Nama Hassan Hanafi cukup populer di sayap Islam progresif Timur Tengah atau kiri Islam di dunia Islam secara umum. Pemikir kelahiran Mesir tersebut dikenal dengan proyek rekonstruksi tradisi Islam (Turats Wa Tajdid). Suatu proyek rekontruktif yang memuat tiga bagian; sikap terhadap tradisi klasik Islam (turats al-Qadim), sikap terhadap tradisi modern Barat (al-fikr al-Garb al-Jadid), terakhir, sikap terhadap keadaan keberislaman umat Islam hari ini (al-Waqi’ ar-Râhin). Pada bagian kedua, Hasan Hanafi menyebutnya dengan oksidentalisme (Ilmu al-Istighrâb). Sejak karya itu terbit pada tahun 1992, seketika itu ia mengemuka di dunia Arab sebagai pemikir pertama yang memulai diksi oksidentalisme.

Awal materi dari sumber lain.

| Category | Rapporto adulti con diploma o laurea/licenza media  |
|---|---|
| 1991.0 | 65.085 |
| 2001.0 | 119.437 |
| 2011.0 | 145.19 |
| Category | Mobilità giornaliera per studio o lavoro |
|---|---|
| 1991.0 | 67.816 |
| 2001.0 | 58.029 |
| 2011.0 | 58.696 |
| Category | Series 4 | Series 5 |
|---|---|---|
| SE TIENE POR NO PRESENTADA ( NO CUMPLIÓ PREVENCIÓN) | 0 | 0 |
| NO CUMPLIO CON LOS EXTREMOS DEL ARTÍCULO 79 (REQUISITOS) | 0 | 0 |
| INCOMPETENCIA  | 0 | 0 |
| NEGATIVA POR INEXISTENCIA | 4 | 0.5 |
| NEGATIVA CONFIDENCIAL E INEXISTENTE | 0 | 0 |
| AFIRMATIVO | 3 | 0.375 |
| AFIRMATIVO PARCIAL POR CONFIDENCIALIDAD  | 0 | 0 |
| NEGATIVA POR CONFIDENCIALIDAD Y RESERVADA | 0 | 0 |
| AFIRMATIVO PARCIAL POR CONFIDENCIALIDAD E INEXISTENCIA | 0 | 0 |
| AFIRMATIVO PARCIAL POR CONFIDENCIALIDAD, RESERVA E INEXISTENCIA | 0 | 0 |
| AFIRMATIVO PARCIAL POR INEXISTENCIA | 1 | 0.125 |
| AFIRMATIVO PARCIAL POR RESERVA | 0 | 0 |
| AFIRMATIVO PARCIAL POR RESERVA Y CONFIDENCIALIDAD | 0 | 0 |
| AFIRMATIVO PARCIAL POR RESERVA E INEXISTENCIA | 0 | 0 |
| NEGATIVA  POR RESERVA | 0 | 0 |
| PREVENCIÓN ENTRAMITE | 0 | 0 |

Rekontruksi keberislaman kita, menurut Hasan Hanafi, rasanya belum benar-benar mengakar ketika westernisasi (Barat-sentris) masih menjadi arus yang menghegemoni di berbagai bidang. Memang, warisan Barat telah menjadi bagian dari kesadaran kita, umat Islam Sejak zaman Yunani Klasik, hingga zaman Barat-modern. Sayangnya hingga hari ini, Hassan Hanafi belum menemukan gerakan kritik objektifikasi terhadap hegemoni-hegemoni Barat, kecuali pada kritik gaya retoris dan gaya mendebat (Jadali) kaum puritan.

Membaca Barat Melalui ‘Aku’ Transenden
Jika orientalisme adalah upaya menjadikan Timur sebagai objek, dan Barat sebagai subjek, Oksidentalisme sebaliknya, “Upaya melihat yang ‘liyan’ dari sisi ‘aku’ (keaslian).”  Dalam buku ini, Hasan Hanafi membagi sejarah Barat melalui tiga tahapan; Pertama, tahapan pembentukan kesadaran Eropa ( Takwîn al-Wa’yi). Kedua, tahapan bangunan kesadaran Eropa (Binyat al-Wa’yi). Ketiga, tahapan masa depan kesadaran Eropa (Mashîr al-Wa’yi).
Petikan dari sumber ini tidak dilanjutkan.